When no ACTIVE reference exists, all comparisons are evidence-only. Once promoted, the reference becomes the enforcement standard.
Key concepts
Baseline key
A 16-character hex hash computed from six material fields. Two runs with identical configurations produce the same baseline key. Changing the model, provider, or contracts produces a different key.
Corpus pinning
All qualifying runs must share the same corpus manifest hash. This ensures the reference was built from consistent test inputs — you can't mix runs from different contract versions.
Non-reproducible exclusion
Non-reproducible (NR) runs are excluded from promotion counting.
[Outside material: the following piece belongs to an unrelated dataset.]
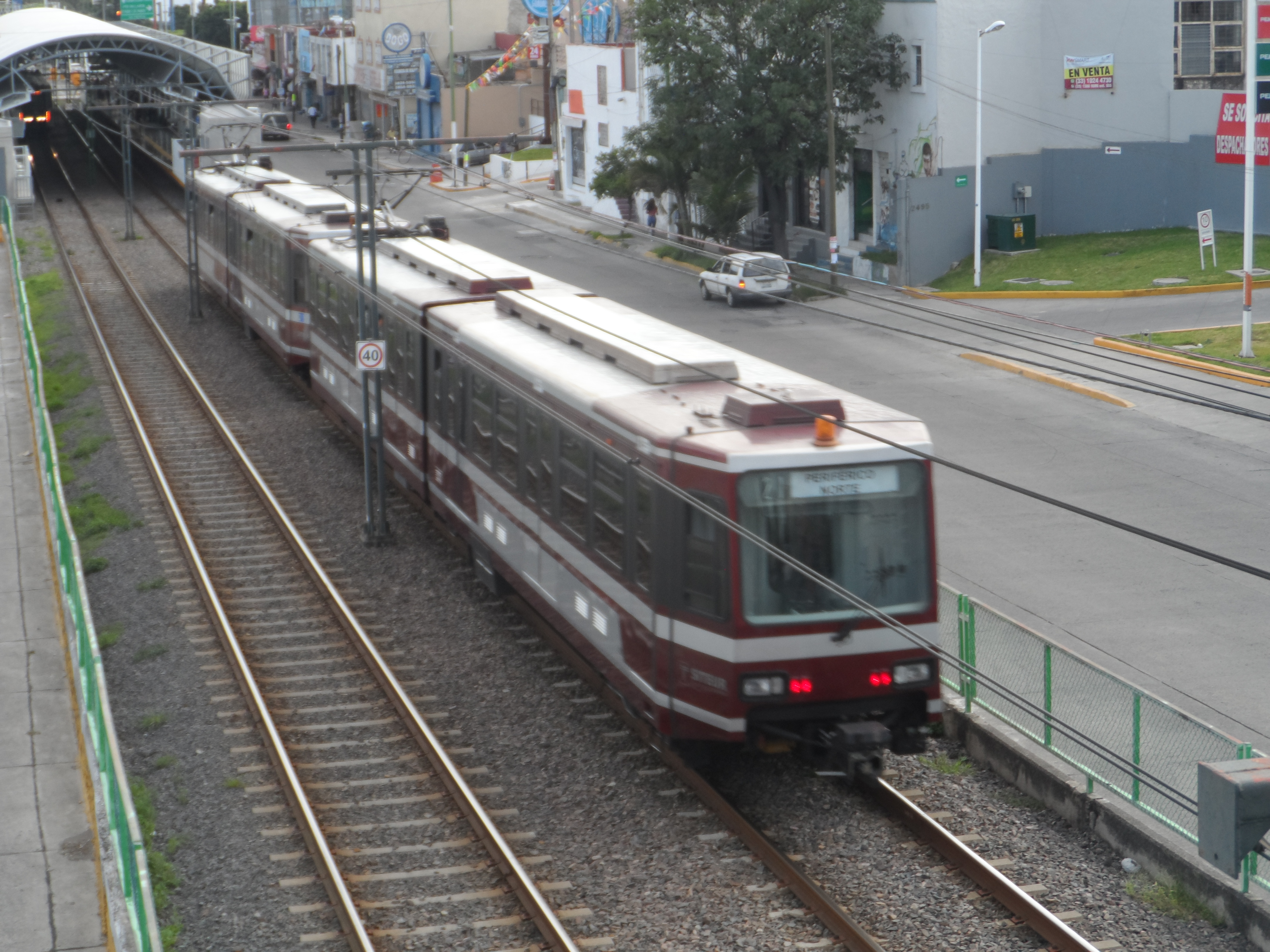 Un tren ligero modelo "TLG-88" llegando a la estación Atemajac de la Línea 1 del Tren Ligero de Guadalajara.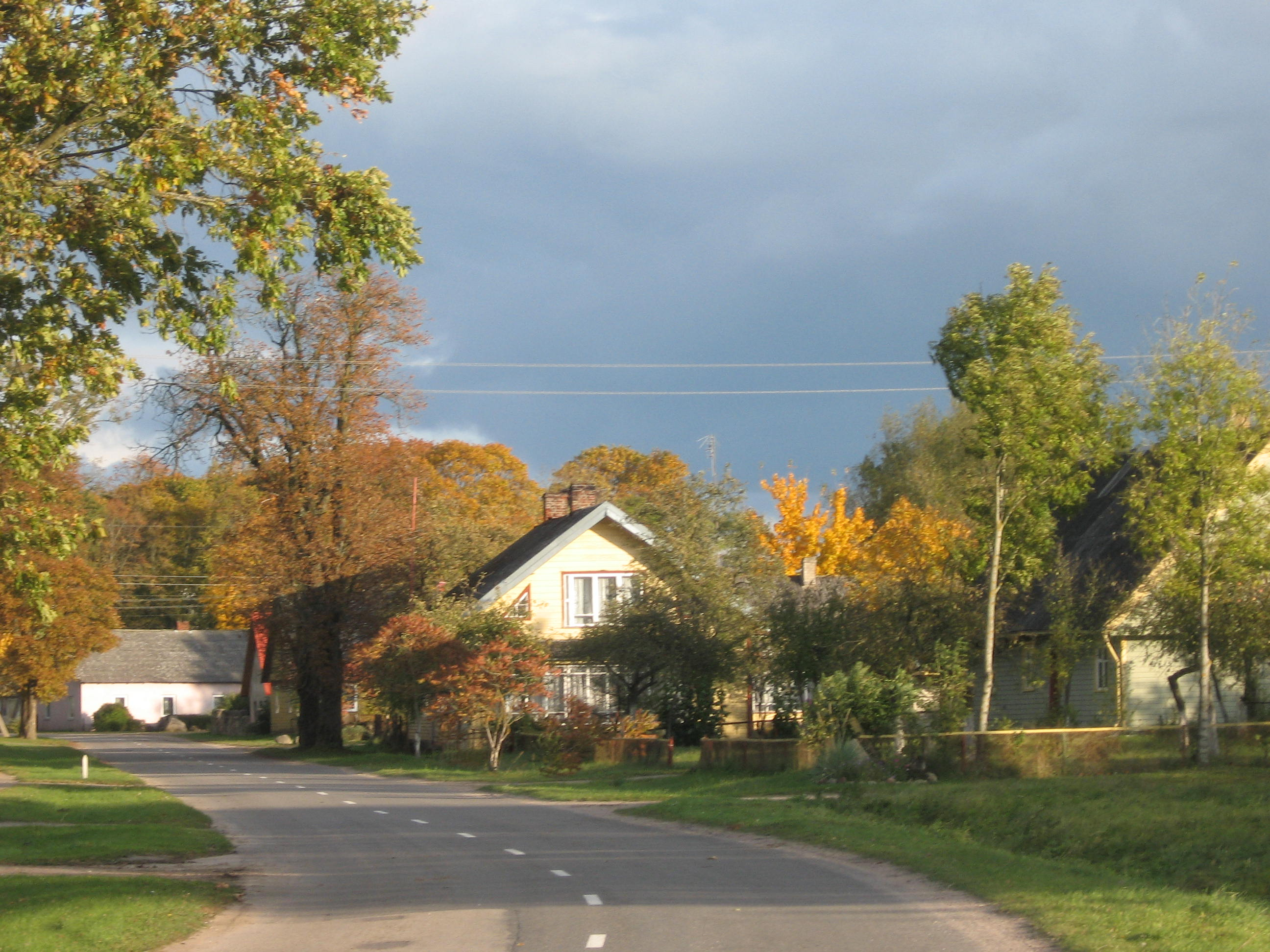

They don't poison the count — they're simply ignored. NR results indicate the model's response was not comparable, which is noise, not signal.
FAQ
How many runs do I need before my first reference? 7 successful runs with the same configuration, within a 10-day window.
Do I need to promote manually? No. Promotion is automatic after the 7th qualifying run.
What happens if I change my contracts?
A new baseline key is generated (because contract_hash changes). The old reference stays in its current state, and a new CANDIDATE starts for the updated contracts.
Can I have multiple active references? Yes. Different baseline keys (e.g., different providers or models) can each have their own ACTIVE reference.
How do I check my reference status?
The References page in the dashboard, or query the /api/dashboard/baselines endpoint.